■ **TASK REQUIREMENTS**: The records below must be returned exactly, with every picture left out.
----- SUPPLIED RECORDS
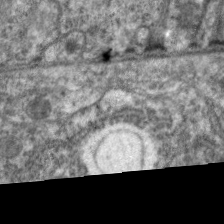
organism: C. elegans
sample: Pharynx
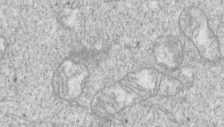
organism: Human
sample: HeLa cell HIV synapse
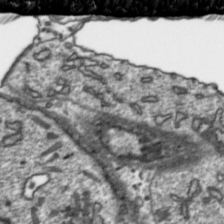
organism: Toxoplasma gondii
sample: Parasites in a vacuole inside a host cell
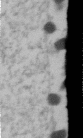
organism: Human
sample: U2-OS cells
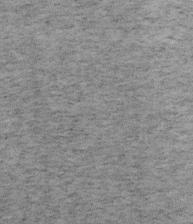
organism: Mouse
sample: OT-I killer T cells with ID8 ovarian cancer cells
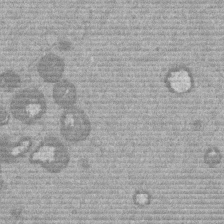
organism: Mouse
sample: Dividing mouse embryo 1 cell stage
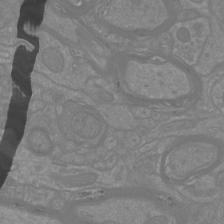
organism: Mouse
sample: Cortical neurons
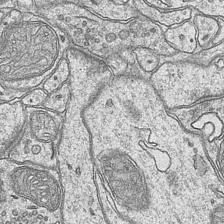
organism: Mouse
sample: CA1 Hippocampus
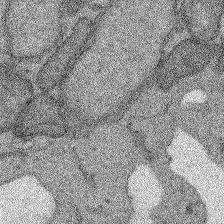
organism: Human
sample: HeLa cells
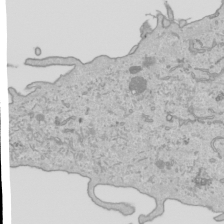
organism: Human
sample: Mitochondria in HCT116 cells
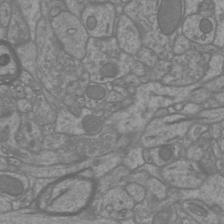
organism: Mouse
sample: Cortical neurons
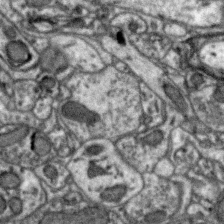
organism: Zebra finch
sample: Brain
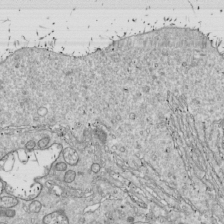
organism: Drosophila
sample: Cell division; meiosis; drosophila spermatocytes
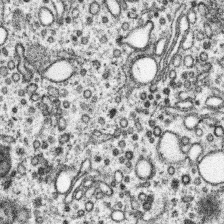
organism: Human
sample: HeLa cells
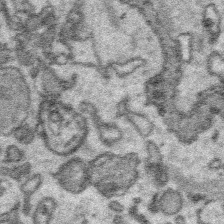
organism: Platynereis dumerilii
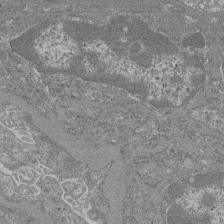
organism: Mouse
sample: Glomerulus
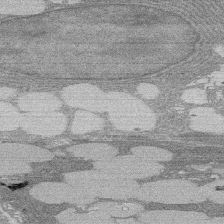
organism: Rat
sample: Salivary granule
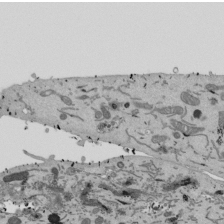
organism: Mouse
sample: ED-1 cell nuclei; centrioles
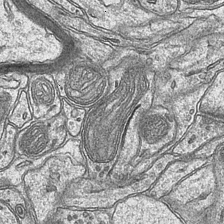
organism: Mouse
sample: CA1 Hippocampus
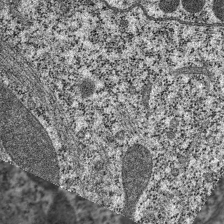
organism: C. elegans
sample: Pharynx
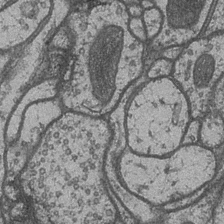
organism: Drosophila
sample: Optic medulla
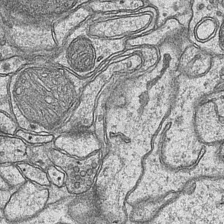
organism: Mouse
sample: CA1 Hippocampus
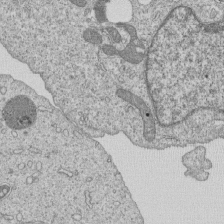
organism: Human
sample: MDA-MB-231 cells
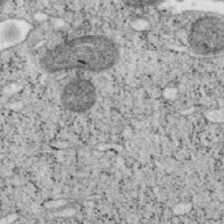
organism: Mouse
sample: OT-I killer T cells with ID8 ovarian cancer cells
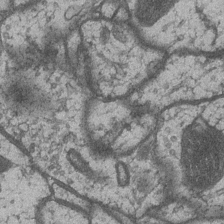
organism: Drosophila
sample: Optic medulla
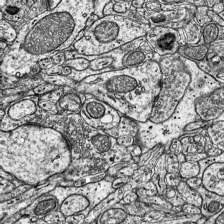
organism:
----------
■ **RESPONSE TO THE TASK**:
organism: C. elegans
sample: Pharynx
organism: Human
sample: HeLa cell HIV synapse
organism: Toxoplasma gondii
sample: Parasites in a vacuole inside a host cell
organism: Human
sample: U2-OS cells
organism: Mouse
sample: OT-I killer T cells with ID8 ovarian cancer cells
organism: Mouse
sample: Dividing mouse embryo 1 cell stage
organism: Mouse
sample: Cortical neurons
organism: Mouse
sample: CA1 Hippocampus
organism: Human
sample: HeLa cells
organism: Human
sample: Mitochondria in HCT116 cells
organism: Mouse
sample: Cortical neurons
organism: Zebra finch
sample: Brain
organism: Drosophila
sample: Cell division; meiosis; drosophila spermatocytes
organism: Human
sample: HeLa cells
organism: Platynereis dumerilii
organism: Mouse
sample: Glomerulus
organism: Rat
sample: Salivary granule
organism: Mouse
sample: ED-1 cell nuclei; centrioles
organism: Mouse
sample: CA1 Hippocampus
organism: C. elegans
sample: Pharynx
organism: Drosophila
sample: Optic medulla
organism: Mouse
sample: CA1 Hippocampus
organism: Human
sample: MDA-MB-231 cells
organism: Mouse
sample: OT-I killer T cells with ID8 ovarian cancer cells
organism: Drosophila
sample: Optic medulla
organism:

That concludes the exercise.